AI Engineering

Complete Guide to Using LangChain and LangGraph for RAG

Baljeet Dogra Baljeet Dogra
15 min read

Building RAG systems requires choosing the right framework. LangChain provides powerful abstractions for building RAG pipelines, while LangGraph enables complex, stateful workflows. This comprehensive guide shows you how to use both frameworks effectively for RAG applications.

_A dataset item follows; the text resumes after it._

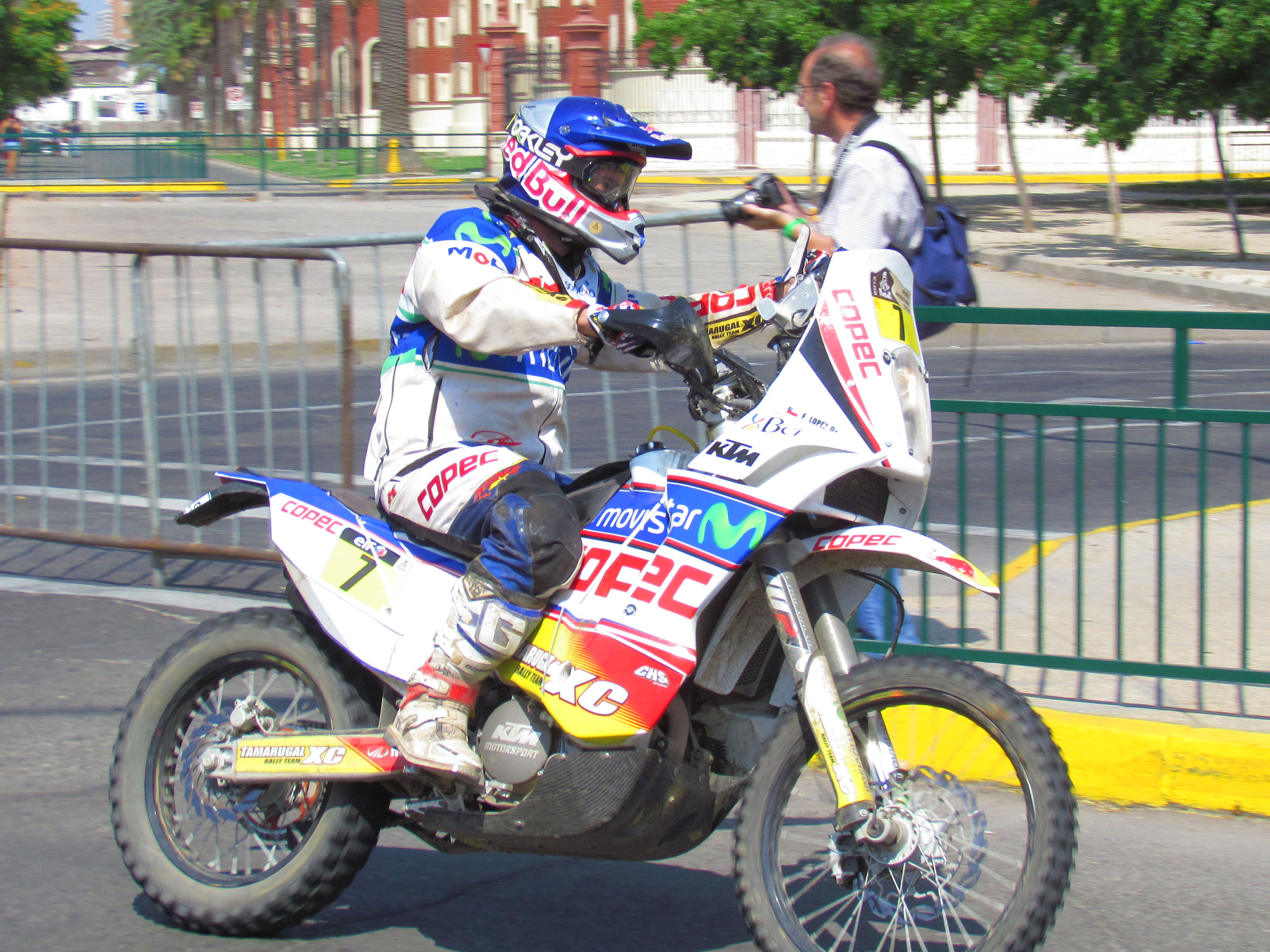 Dakar

LangChain vs LangGraph: Understanding the Difference

Before diving into RAG implementation, it's crucial to understand when to use LangChain versus LangGraph. Both are powerful frameworks, but they serve different purposes.

LangChain: The Foundation

LangChain is a framework for building applications with LLMs. It provides:

  • Chains: Sequential workflows (like RetrievalQA chains)
  • Components: Document loaders, text splitters, embeddings, vector stores
  • Agents: LLM-powered decision-making systems
  • Best for: Linear workflows, simple RAG pipelines, quick prototyping

LangGraph: Stateful Workflows

LangGraph extends LangChain with graph-based, stateful workflows. It provides:

  • State Management: Maintain state across multiple steps
  • Conditional Routing: Dynamic paths based on conditions
  • Cycles & Loops: Iterative workflows with feedback
  • Best for: Complex RAG workflows, multi-step reasoning, agentic systems

When to Use Each Framework

Use LangChain When:

  • • Building simple, linear RAG pipelines
  • • Quick prototyping and experimentation
  • • Straightforward retrieval → generation flow
  • • You need standard RAG components
  • • Learning RAG fundamentals

Use LangGraph When:

  • • Building complex, multi-step RAG workflows
  • • Need conditional logic and routing
  • • Implementing iterative retrieval
  • • Building agentic RAG systems
  • • Need state persistence across steps

What is RAG?

Retrieval-Augmented Generation (RAG) combines the power of information retrieval with language models. Instead of relying solely on a model's training data, RAG systems retrieve relevant documents from a knowledge base and use them as context to generate more accurate, up-to-date, and domain-specific answers.

RAG solves several critical problems:

  • Knowledge limitations: LLMs can't know everything, especially recent or proprietary information
  • Hallucinations: RAG provides factual context, reducing made-up information
  • Domain expertise: Use your own documents, databases, or knowledge bases
  • Cost efficiency: Avoid fine-tuning by using retrieval instead

The RAG Pipeline: Step by Step

A RAG system consists of six main components. Understanding each step is crucial for building effective systems:

RAG Pipeline Overview

  1. 1. Data Loading: Load documents from various sources (PDFs, text files, CSVs, etc.)
  2. 2. Document Chunking: Split documents into smaller, manageable chunks
  3. 3. Embeddings: Convert text chunks into numerical vector representations
  4. 4. Vector Stores: Store and index the embeddings for fast retrieval
  5. 5. Retrieval: Find relevant document chunks based on user queries
  6. 6. Generation: Use retrieved context with an LLM to generate answers

1. Data Loading

The first step in building a RAG system is loading your documents. LangChain provides loaders for various file formats, making it easy to ingest data from different sources.

Purpose

Load documents from various file formats so they can be processed by your RAG pipeline. LangChain supports many formats out of the box.

Common Loaders

  • PyPDFLoader: For PDF documents
  • TextLoader: For plain text files
  • CSVLoader: For CSV data files
  • DirectoryLoader: For loading multiple files from a directory
  • WebBaseLoader: For loading content from web pages

Example Code

from langchain.document_loaders import PyPDFLoader

# Load a PDF document
loader = PyPDFLoader("file.pdf")
documents = loader.load()

# Each document contains page content and metadata
print(f"Loaded {len(documents)} pages")
print(documents[0].page_content[:200])  # First 200 chars

2. Document Chunking

Documents are often too large to process efficiently. Chunking splits documents into smaller, manageable pieces that can be embedded and retrieved more accurately.

Purpose

Split documents into smaller, manageable chunks to improve retrieval accuracy. Smaller chunks are easier to embed, search, and provide more precise context to the LLM.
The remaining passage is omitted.